Gas provider National Grid – extremely cautious after several deadly gas explosions years earlier – immediately shut down Lafayette’s cooking gas on January 4, 2019. Luckily, veteran co-op board president Albert Marengo had experience as a real estate development company’s finance officer, and senior property manager Pamela Silver of Charles H. Greenthal once handled the same challenge at another property. The seasoned pair assembled a team, considered options, and agreed to seal the 62-year-old original pipes and install new gas lines alongside them – with one major adjustment. 

“Instead of re-installing a gas meter in every apartment, we decided to connect the pipes to just two meters, one for each side of the building,” Marengo says. “Gas bills could be included in monthly maintenance, and construction costs could be dramatically reduced.” Eliminating the minimum per-meter charge also trimmed shareholders’ bills. 

THE FIX. The project – with roughly $450,000 earmarked for plumbing, $150,000 for a general contractor, $50,000 for engineering services, and $12,000 for an architect – was pricey, but Lafayette’s healthy $1.2 million reserve fund could absorb the hit without the need to assess shareholders or borrow money. Marengo and Silver convened the shareholders, unveiled the plan, and promised regular updates. Then they sweetened the deal with a gift. 

“We gave everyone a two-burner electric hotplate to boil water and do some cooking,” says Silver. 

They explained that the project would require sophisticated coordination. Work teams would proceed up each of Lafayette’s 23 apartment lines from the first to the sixth floor, spending about three days in each unit. They would open walls to expose pipes, reposition kitchen appliances when needed, install new piping, and repair and spackle the drywall. 

“Most people were cooperative,” says Silver. Some were not. Several shareholders hesitated or didn’t want crews in their apartments, so Silver pledged to assign a building employee to “babysit” units where shareholders were unavailable.
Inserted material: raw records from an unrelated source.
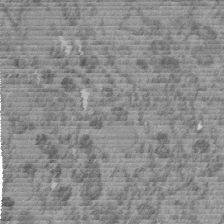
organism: C. elegans
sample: C. elegans embryo early stage
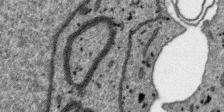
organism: Human
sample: Lung epithelial cells, uninfected (mock) control
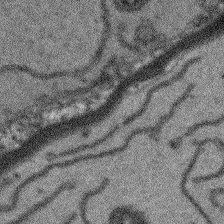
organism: Arabidopsis thaliana
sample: Root tip
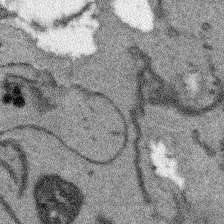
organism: Arabidopsis thaliana
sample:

And when a handful still balked, the board got tough. 

“We issued an ultimatum – a $1,000 fine per day of delay,” Marengo says. “The keys came flooding in.” 
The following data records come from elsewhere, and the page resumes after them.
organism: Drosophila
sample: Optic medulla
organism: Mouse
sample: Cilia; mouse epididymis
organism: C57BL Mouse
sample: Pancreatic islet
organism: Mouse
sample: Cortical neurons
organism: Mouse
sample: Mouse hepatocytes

Throughout the job, inspections and approvals were quick, construction delays were minimal, and mitigating factors – lead or asbestos – were blessedly absent.  The initial completion date of March 2020 moved to the current holiday season – three months ahead of schedule, and a scant 12 months after launch. 
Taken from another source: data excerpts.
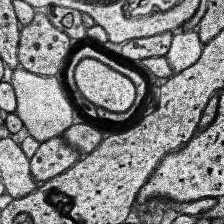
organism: Human
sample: Temporal Lobe
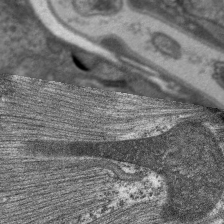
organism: C. elegans
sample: Pharynx
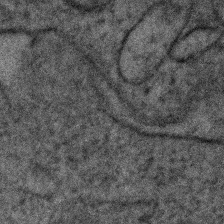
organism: Human
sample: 1205lu cells
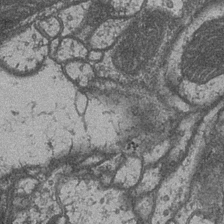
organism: Drosophila
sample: Optic medulla
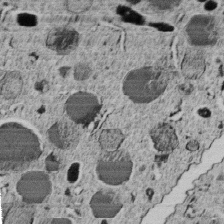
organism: C. elegans
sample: C. elegans embryo early stage
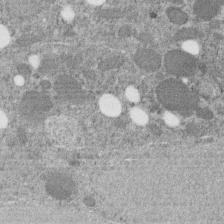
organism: C. elegans
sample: C. elegans embryo early stage

THE KEY. The team credits collaboration, focus, and weekly project meetings for the success, along with monthly building-wide shareholder sessions, at which residents asked questions and the building team provided honest answers. 

“My advice to other boards is to coordinate early, stay on top of everything, and find the best contractors, plumbers, carpenters, and engineers possible,” says Marengo. “Then check in with everyone regularly.” 

Some people adapted almost too well to the shutdown. “One woman told me she’d gotten so good on the hotplate, she didn’t need her gas oven anymore,” Williams says with a laugh. She’ll have a working gas oven anyway. 

PRINCIPAL PLAYERS –  ENGINEER: Meszaros Engineering. PLUMBER: McCready & Rice Plumbing. ARCHITECT: Melone Architects. CONTRACTOR: Rite Way General Contracting. PROPERTY MANAGER: Charles H. Greenthal & Co.